If you really have to put the data in the form to pass it to the processing page, the best you can do is encrypt it and then decrypt it when it gets there. This way, if they view source, they will just see the field is gibberish. This also prevents them from altering it.
But in most cases, you don't have to put the data in the form when all you're trying to do is get it back from them. It's better to put it in a database and then put a unique id in the form. When the form gets posted, you take that unique id and look up the secret info in your database. And if you use their session id as the key, then you don't even have to embed the key in the form.
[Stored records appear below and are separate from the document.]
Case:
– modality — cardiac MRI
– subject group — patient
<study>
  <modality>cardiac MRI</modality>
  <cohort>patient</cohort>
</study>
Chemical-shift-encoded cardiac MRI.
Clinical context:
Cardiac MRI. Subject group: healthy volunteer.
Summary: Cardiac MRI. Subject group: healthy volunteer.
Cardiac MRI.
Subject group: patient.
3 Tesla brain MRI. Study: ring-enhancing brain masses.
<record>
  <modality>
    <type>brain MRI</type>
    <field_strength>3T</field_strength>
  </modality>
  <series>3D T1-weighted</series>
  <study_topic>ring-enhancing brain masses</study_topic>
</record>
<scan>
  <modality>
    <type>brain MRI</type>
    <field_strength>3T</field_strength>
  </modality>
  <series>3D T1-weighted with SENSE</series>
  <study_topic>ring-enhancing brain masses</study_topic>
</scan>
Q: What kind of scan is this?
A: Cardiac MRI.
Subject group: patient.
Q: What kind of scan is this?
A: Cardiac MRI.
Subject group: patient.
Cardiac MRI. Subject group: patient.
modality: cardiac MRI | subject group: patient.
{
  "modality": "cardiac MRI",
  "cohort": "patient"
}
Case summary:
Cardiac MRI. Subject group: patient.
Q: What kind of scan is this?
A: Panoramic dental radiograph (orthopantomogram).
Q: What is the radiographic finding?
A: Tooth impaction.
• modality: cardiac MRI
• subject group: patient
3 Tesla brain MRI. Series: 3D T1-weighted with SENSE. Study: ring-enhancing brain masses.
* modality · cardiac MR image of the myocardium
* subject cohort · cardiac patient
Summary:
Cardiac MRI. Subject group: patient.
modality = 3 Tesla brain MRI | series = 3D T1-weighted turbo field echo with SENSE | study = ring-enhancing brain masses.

So on submit I would post some data to the database.. and then redirect to the processing page.. using... meta redirect? Cant use headers unless I start output buffering and eugh.
No. You wer asking about a way "to pass a hidden var from the sending page to the processing one without any trace of it visible in source code".
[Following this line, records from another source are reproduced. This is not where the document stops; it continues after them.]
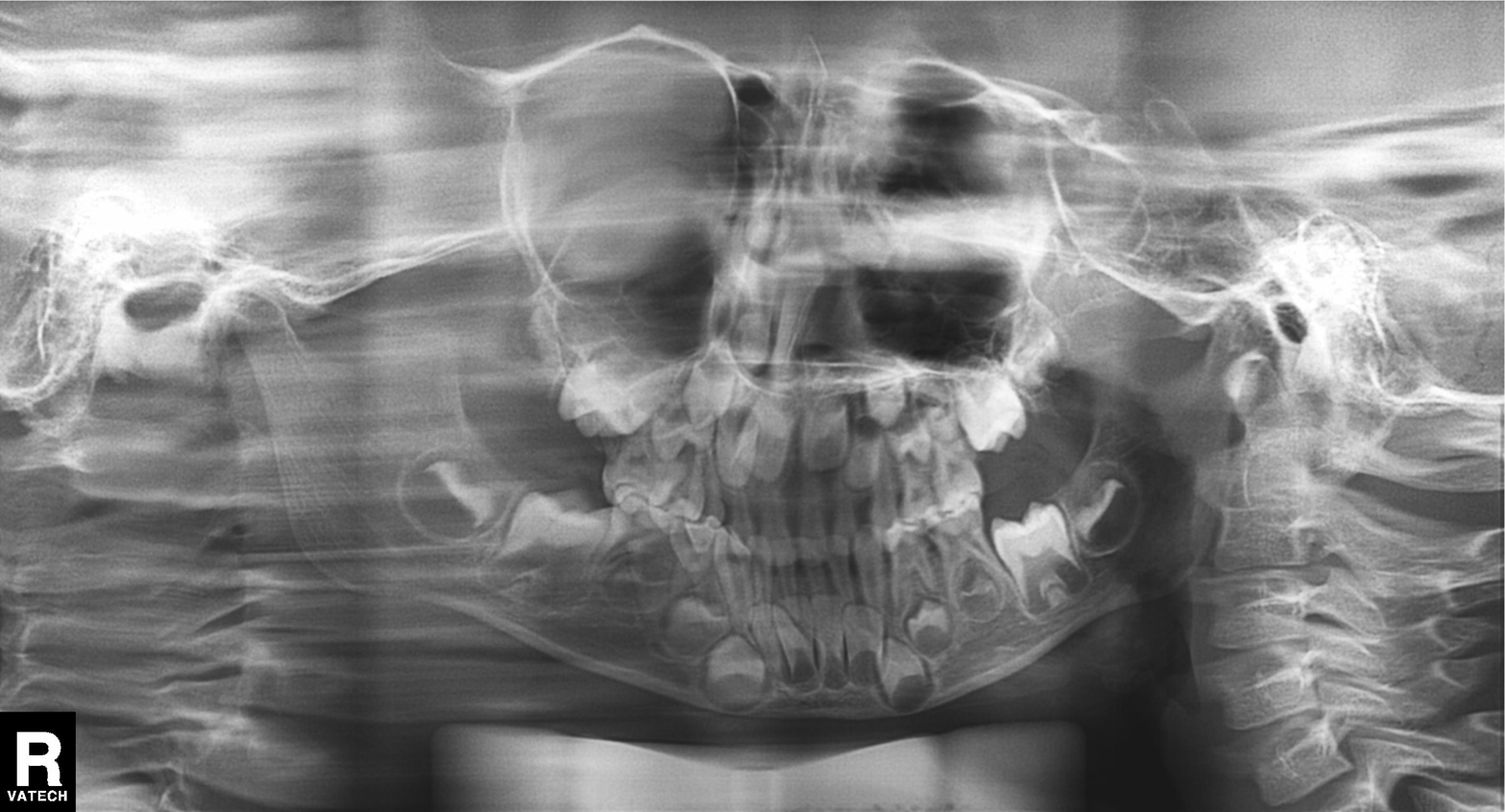
Summary: Panoramic dental radiograph (orthopantomogram).
Diagnosis: Dental caries (cavities).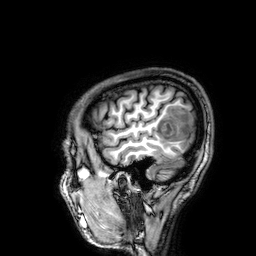
* modality: 3 Tesla brain MRI
* series: 3D T1-weighted
* study: ring-enhancing brain masses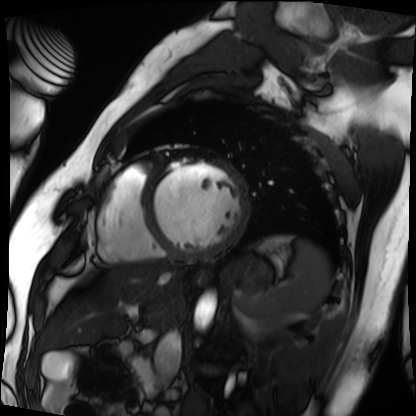
modality: cardiac MRI, subject group: patient.

Let's say you have three pages.
one.php which is a form that asks their gender and passes the result to...
two.php which is a form with lots of fields AND passes the gender to...
three.php which is your processing page.
Now, for whatever reason (there are lots of good reasons), you want to pass gender to the 3rd page. You could create a hidden field on the 2nd page but someone could see the field if they do a view source.
On page 2, when you've received the gender, you do three things. First, you pick a random unique id number (uid). Second, you write the uid and the gender to a database. Third, you display a form and you create a hidden field with the uid. If someone does a view source, all they will see is the hidden field uid=123456789 and they will have no idea that you're using that to pass the gender. The form on page 2 also has a bunch of other fields.
Then, on page 3, you take the uid that got passed in and you use that to look up the gender in the database. You can use that and all the other fields in the table to do whatever processing you are going to do.
Session ID's are another way to accomplish this. You assign the secret information to the session variable on page 2 and when the user gets to the 3rd page, you read the value from the session variable. This way, if the user does a view source on the form on page 2, the data won't be there because it's being stored server side.
No need for browser tricks like onSubmit or metarefresh.